-- Problem description --
Only one stretch of the listing below is wanted. Give it again exactly, from the line with "Кузь Олена (Ярина, Ірена, Єрина)" through the line with "Interno, chiesa di".

** Opening Source data block **

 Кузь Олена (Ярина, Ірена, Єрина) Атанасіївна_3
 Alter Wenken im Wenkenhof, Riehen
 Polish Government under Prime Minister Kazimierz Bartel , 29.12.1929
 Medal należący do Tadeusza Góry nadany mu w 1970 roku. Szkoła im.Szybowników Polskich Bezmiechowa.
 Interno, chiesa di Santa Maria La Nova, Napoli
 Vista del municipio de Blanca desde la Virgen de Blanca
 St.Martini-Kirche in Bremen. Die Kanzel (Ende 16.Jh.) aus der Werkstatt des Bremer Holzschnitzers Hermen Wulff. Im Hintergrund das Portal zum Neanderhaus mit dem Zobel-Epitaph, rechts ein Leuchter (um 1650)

** Closing Source data block **
** Opening Source data block **

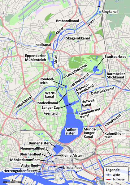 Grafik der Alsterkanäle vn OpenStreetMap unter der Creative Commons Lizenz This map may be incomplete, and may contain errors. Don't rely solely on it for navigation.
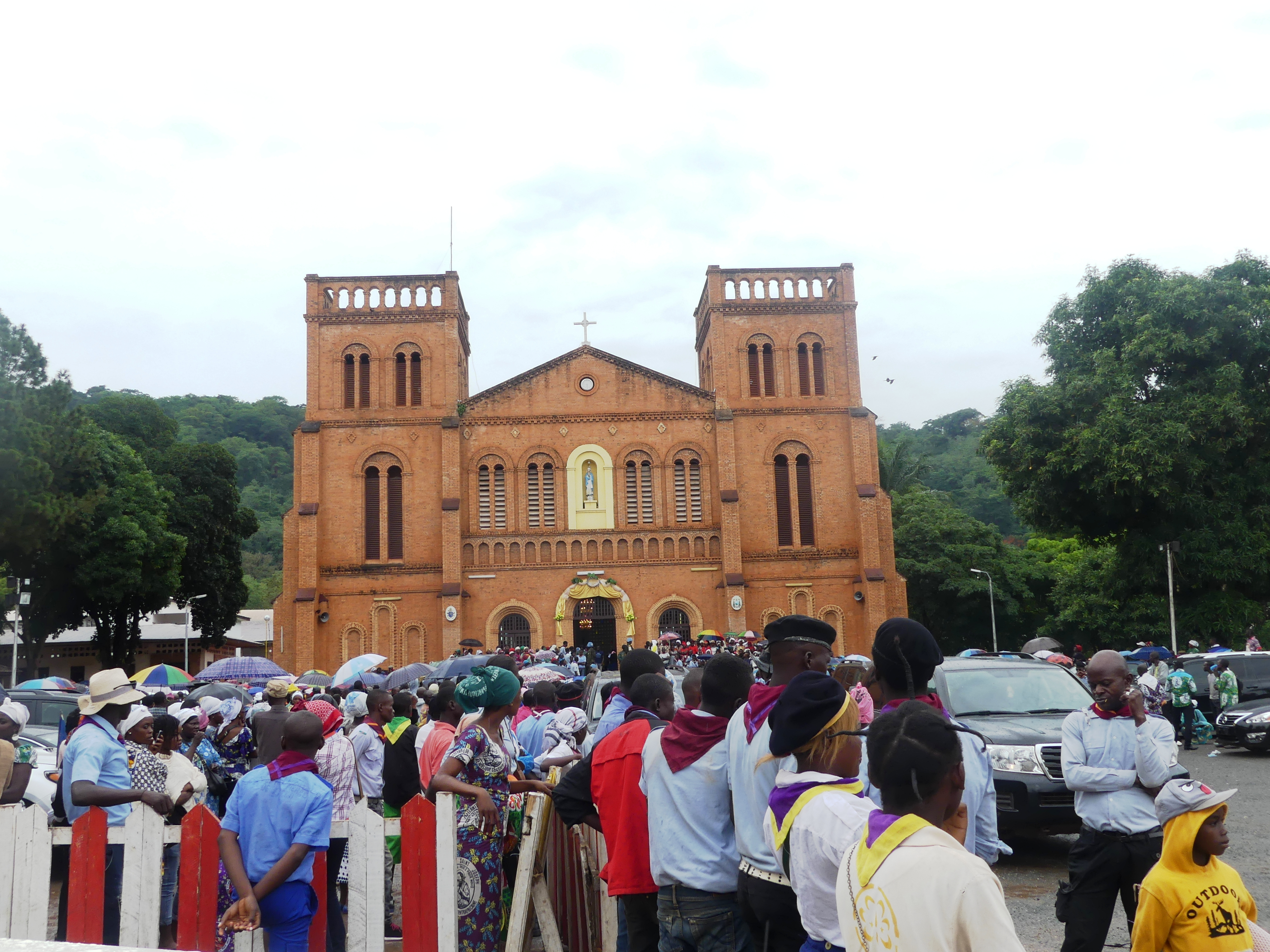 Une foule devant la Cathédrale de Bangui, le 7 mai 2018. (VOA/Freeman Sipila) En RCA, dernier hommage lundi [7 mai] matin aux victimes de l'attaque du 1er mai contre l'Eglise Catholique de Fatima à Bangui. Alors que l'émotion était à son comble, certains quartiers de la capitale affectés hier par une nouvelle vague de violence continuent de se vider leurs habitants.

** Closing Source data block **

-- Task output --
 Кузь Олена (Ярина, Ірена, Єрина) Атанасіївна_3
 Alter Wenken im Wenkenhof, Riehen
 Polish Government under Prime Minister Kazimierz Bartel , 29.12.1929
 Medal należący do Tadeusza Góry nadany mu w 1970 roku. Szkoła im.Szybowników Polskich Bezmiechowa.
 Interno, chiesa di Santa Maria La Nova, Napoli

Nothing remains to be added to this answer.